* GOAL OF THE EXERCISE
Where a line in the entries below contains the word "lors", it counts; give the total by itself.

* STUDY MATERIAL
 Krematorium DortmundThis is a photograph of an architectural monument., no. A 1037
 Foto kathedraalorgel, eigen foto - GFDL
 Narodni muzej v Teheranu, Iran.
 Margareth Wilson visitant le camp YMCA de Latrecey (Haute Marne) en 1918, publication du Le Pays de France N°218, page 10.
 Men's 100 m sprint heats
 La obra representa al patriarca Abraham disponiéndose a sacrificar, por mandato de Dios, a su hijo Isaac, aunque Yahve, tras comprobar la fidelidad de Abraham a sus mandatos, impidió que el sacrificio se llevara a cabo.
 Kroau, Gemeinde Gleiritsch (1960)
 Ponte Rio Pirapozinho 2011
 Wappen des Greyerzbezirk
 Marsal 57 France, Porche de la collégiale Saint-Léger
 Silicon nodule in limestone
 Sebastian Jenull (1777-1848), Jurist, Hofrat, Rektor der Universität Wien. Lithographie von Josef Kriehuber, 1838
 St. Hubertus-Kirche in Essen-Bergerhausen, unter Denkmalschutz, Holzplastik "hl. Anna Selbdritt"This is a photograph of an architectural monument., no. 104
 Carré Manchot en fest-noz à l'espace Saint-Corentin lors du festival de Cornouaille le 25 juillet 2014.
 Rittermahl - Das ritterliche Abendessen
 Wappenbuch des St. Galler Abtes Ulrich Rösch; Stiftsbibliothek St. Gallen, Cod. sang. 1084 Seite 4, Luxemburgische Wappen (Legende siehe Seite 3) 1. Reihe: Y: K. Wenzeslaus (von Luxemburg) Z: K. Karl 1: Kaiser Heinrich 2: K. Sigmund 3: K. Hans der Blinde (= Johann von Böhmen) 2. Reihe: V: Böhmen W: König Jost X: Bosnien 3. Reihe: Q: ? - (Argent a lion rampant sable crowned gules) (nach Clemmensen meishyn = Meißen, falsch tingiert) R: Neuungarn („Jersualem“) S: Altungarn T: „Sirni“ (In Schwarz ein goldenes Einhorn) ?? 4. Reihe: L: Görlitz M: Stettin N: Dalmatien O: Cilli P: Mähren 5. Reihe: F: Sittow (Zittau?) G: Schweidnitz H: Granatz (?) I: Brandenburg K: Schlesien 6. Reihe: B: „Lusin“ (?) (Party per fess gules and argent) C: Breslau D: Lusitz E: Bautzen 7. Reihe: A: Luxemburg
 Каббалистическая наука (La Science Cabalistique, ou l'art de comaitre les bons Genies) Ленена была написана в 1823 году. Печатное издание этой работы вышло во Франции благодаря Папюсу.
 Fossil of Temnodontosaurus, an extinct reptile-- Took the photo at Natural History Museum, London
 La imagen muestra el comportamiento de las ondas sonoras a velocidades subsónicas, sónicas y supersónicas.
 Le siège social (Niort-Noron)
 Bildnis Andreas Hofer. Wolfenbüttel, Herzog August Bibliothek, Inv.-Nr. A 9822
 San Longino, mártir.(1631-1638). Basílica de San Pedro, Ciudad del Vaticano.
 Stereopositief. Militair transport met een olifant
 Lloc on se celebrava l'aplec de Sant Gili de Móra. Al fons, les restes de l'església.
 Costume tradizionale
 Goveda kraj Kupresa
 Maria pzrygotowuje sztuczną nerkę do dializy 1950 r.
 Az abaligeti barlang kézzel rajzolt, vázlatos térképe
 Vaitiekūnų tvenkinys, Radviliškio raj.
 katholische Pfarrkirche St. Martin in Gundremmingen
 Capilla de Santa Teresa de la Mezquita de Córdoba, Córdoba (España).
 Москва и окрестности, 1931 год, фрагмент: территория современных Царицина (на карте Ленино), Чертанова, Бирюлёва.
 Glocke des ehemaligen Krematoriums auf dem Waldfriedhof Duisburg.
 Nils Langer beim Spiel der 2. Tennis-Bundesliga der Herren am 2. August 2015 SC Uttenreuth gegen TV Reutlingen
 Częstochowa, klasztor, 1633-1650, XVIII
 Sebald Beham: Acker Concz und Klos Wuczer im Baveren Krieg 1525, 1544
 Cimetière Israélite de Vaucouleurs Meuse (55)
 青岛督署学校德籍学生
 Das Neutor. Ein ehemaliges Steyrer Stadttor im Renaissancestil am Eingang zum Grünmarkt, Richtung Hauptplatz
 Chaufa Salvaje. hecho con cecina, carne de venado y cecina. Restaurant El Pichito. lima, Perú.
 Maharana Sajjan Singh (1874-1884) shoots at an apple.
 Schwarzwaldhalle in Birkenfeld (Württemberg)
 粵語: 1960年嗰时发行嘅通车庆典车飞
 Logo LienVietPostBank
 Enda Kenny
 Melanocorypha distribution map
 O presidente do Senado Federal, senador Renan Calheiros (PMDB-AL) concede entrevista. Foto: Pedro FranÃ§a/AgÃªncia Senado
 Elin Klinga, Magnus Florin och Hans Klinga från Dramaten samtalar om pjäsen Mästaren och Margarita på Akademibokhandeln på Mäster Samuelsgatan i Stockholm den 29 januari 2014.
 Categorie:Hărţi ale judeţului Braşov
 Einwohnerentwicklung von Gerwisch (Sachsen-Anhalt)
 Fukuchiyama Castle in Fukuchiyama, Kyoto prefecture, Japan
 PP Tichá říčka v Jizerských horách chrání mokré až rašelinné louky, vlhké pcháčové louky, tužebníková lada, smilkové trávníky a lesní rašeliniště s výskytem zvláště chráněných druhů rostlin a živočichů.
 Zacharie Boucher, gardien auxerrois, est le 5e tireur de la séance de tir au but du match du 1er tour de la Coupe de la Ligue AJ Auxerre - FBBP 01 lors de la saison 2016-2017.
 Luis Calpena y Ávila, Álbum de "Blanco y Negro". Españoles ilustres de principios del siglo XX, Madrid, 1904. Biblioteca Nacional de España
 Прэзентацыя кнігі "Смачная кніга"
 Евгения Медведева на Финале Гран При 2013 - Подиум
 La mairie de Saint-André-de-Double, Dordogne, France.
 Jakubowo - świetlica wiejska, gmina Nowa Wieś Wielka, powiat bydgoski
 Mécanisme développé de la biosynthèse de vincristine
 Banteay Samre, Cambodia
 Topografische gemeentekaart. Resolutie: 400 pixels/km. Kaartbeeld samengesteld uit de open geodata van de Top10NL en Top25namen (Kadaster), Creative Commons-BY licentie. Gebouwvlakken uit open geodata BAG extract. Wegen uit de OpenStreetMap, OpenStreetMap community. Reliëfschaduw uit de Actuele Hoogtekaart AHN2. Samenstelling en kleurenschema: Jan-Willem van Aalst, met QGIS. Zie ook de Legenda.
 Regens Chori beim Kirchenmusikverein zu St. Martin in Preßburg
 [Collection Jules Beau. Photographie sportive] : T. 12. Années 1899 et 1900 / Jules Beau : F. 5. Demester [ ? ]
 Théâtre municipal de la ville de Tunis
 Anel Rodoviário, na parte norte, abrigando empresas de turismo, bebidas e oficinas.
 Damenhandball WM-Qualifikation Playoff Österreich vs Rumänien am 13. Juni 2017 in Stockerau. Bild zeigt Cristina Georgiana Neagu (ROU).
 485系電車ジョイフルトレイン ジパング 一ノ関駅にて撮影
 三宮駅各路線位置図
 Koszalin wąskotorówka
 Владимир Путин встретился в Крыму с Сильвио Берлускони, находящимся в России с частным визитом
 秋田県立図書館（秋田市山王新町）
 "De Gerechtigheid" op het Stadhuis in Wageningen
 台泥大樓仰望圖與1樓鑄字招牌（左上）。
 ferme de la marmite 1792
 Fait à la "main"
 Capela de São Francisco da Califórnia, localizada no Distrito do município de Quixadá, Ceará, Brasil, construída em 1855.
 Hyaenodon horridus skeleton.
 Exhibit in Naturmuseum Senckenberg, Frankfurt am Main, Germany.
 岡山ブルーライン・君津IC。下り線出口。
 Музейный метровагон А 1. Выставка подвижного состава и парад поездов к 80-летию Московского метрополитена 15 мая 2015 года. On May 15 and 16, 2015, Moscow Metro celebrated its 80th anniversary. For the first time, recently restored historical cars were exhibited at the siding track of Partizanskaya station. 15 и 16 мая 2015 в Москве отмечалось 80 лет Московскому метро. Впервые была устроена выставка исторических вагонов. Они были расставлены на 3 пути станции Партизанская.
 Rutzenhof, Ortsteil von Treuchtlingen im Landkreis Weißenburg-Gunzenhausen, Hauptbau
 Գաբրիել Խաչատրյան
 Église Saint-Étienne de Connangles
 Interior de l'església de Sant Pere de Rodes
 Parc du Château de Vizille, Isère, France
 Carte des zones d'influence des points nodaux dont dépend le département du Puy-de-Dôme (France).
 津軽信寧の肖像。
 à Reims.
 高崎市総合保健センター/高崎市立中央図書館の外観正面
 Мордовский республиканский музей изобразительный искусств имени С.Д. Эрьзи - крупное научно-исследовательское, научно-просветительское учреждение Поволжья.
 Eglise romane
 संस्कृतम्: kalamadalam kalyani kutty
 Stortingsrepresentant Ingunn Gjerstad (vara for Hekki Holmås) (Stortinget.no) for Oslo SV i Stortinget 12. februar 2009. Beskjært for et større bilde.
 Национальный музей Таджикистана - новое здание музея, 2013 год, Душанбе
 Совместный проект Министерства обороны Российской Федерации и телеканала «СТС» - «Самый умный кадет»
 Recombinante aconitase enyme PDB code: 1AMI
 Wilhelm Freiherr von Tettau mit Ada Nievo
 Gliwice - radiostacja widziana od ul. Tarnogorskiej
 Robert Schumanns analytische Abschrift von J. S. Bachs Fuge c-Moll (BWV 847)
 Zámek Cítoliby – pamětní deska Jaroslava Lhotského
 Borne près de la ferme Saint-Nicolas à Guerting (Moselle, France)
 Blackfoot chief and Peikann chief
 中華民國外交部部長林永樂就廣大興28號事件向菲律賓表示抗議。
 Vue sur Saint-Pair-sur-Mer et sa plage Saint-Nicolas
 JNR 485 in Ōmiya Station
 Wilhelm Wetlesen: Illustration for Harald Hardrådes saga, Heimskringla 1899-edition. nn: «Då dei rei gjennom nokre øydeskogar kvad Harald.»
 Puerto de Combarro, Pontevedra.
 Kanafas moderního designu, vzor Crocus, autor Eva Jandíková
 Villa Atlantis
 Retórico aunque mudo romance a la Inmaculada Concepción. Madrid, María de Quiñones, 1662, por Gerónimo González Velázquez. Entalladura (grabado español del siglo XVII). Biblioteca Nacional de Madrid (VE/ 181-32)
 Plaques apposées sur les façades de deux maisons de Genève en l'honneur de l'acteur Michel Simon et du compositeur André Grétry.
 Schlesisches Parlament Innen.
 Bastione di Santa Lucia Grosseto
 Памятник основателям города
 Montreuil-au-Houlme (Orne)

* SOLUTION TO THIS TASK
2